「4℃(ヨンドシー)」が大量閉店した納得の理由。“女性に敬遠される”のは過去の話に
中小企業コンサルタントの不破聡と申します。大企業から中小企業まで幅広く経営支援を行った経験を活かし、「有名企業の知られざる一面」を掘り下げてお伝えしていきます。
クリスマスシーズンを迎え、色めき立つジュエリー業界。男性からのプレゼントの鉄板ブランドの一つが4℃。毎年、クリスマスにSNSを賑わすことで知られています。

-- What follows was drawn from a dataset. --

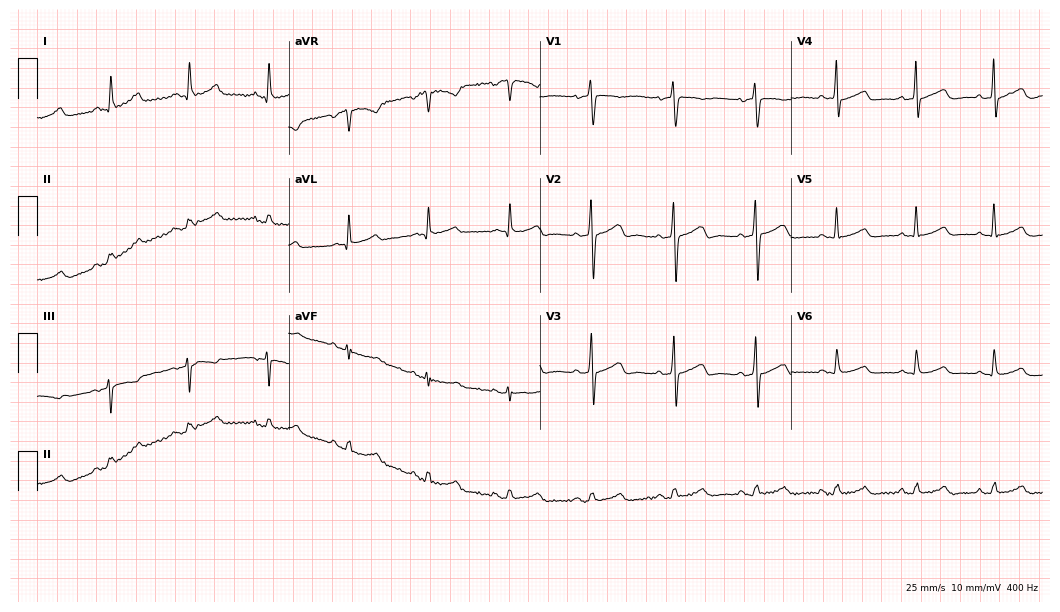
12-lead ECG from a male, 58 years old (10.2-second recording at 400 Hz). No first-degree AV block, right bundle branch block, left bundle branch block, sinus bradycardia, atrial fibrillation or sinus tachycardia recorded for this tracing. Other findings, if any, are not listed.
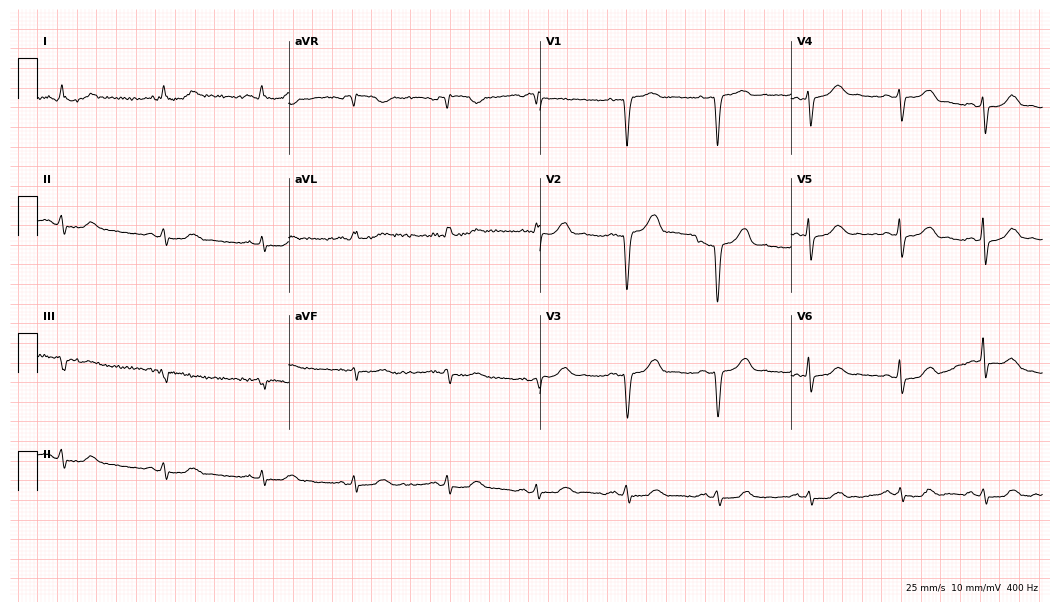
12-lead ECG from a woman, 44 years old. Screened for six findings — first-degree AV block, right bundle branch block (RBBB), left bundle branch block (LBBB), sinus bradycardia, atrial fibrillation (AF), sinus tachycardia — none is recorded. Only these six findings were labelled.

ジュエリー業界の勢力図は大きく塗り替わろうとしています。ヨンドシー、ダイヤモンドシライシ、アイプリモの業績からその片鱗が見えてきます。
ヨンドシーホールディングスは、2018年2月期から5期連続の減収減益に見舞われていました。ジュエリーの主力販売チャネルの一つだった百貨店の集客力が落ちていたところに、新型コロナウイルス感染拡大で直営店も大打撃を受けたのです。2021年2月期は売上高に当たる営業収益が前期比12.3%も減少します。
ヨンドシーは当初、ファッションジュエリーの商品力強化やブライダル専門店の集客力向上など、全方位的な取り組みを行っていました。しかし、2023年2月期に大胆な収益改善策を打ち出します。それがブライダル店舗の選択と集中でした。
2023年2月期の1年間でブライダル専門店を18店舗退店し、24店舗まで縮小します。2023年8月末までで更に20店舗まで絞り込みました。つまり、およそ1年半で店舗数は半減したのです。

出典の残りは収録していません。